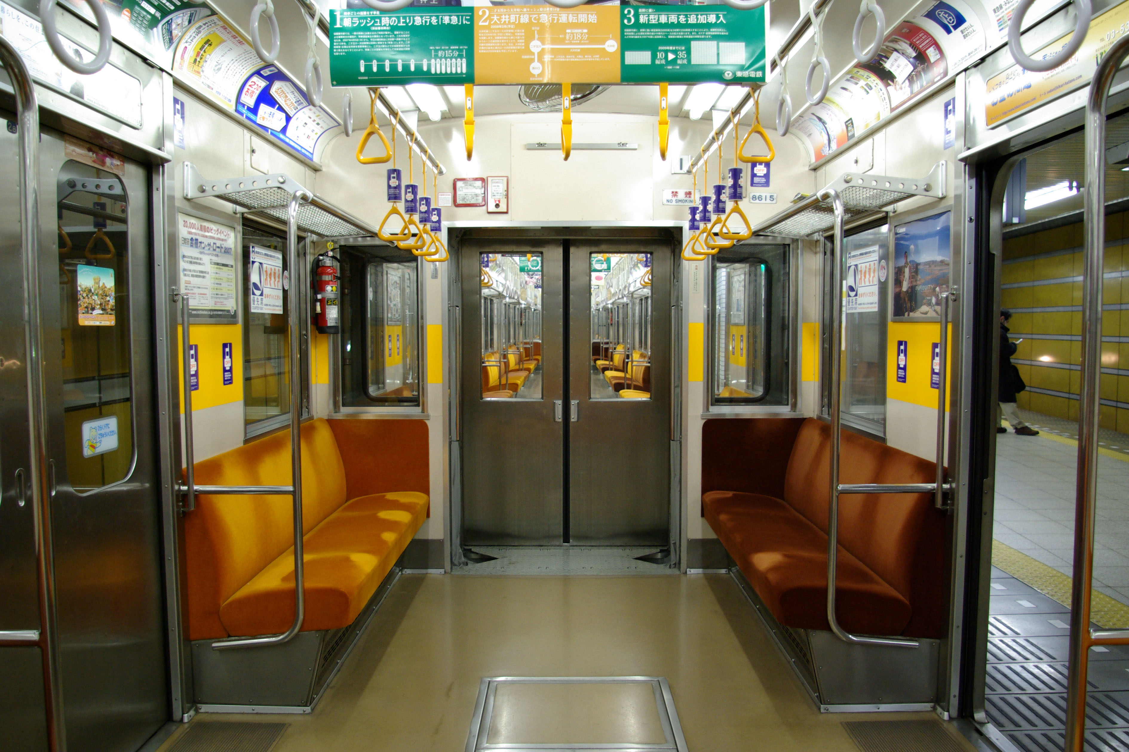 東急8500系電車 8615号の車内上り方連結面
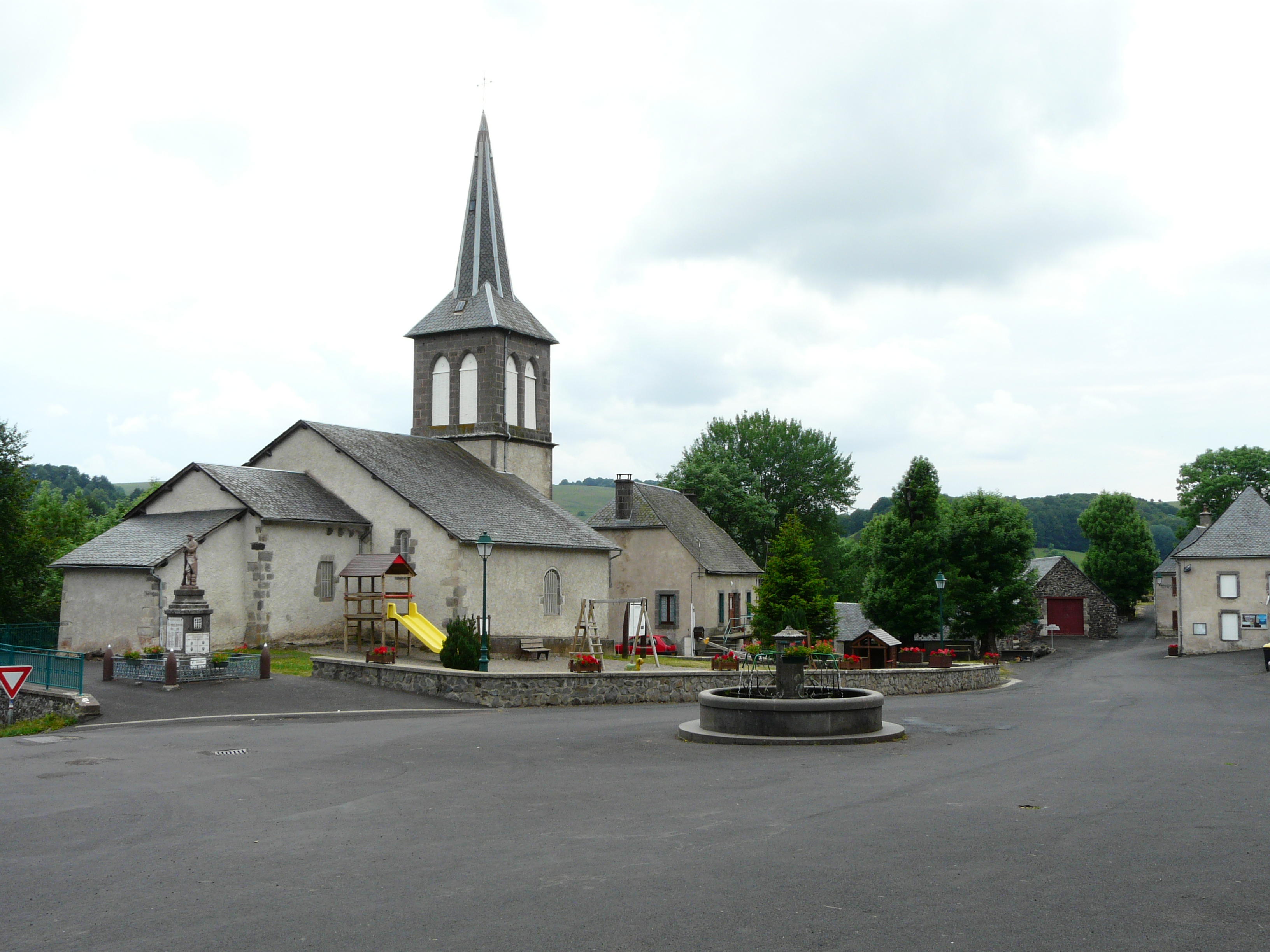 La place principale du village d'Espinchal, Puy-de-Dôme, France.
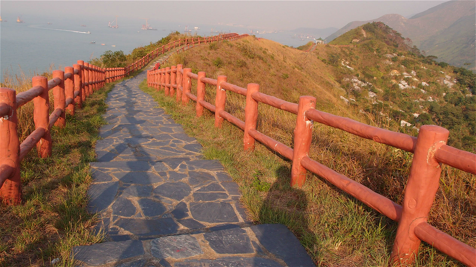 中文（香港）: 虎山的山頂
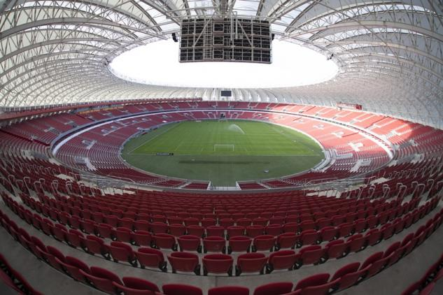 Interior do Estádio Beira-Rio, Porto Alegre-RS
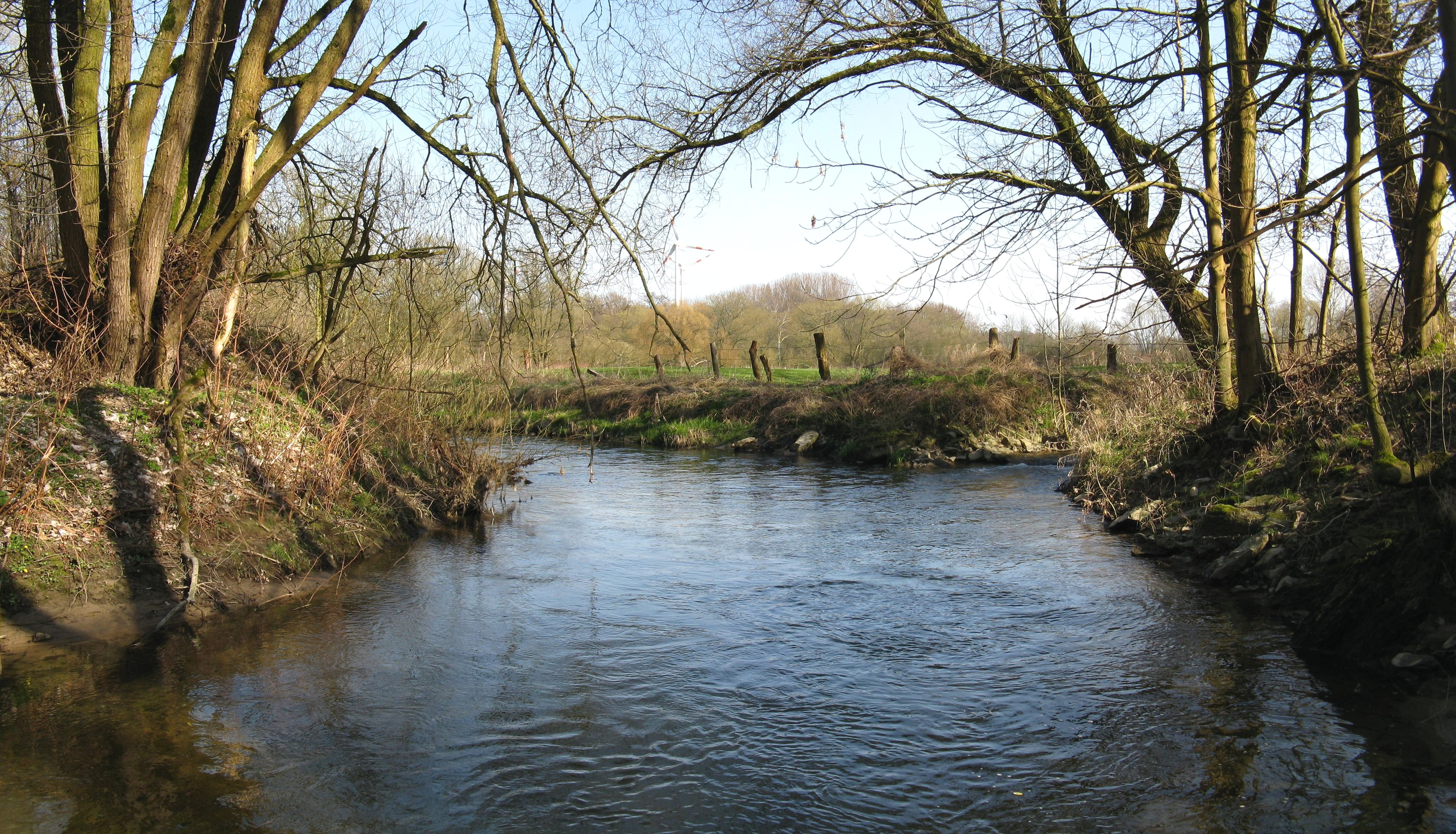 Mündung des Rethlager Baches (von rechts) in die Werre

_Problem requirements_
All that belongs in the answer is the exact run of lines from the line containing "La place principale" to the end of the listing above, pictures removed.

_Task response_
 La place principale du village d'Espinchal, Puy-de-Dôme, France.
 中文（香港）: 虎山的山頂
 Interior do Estádio Beira-Rio, Porto Alegre-RS
 Mündung des Rethlager Baches (von rechts) in die Werre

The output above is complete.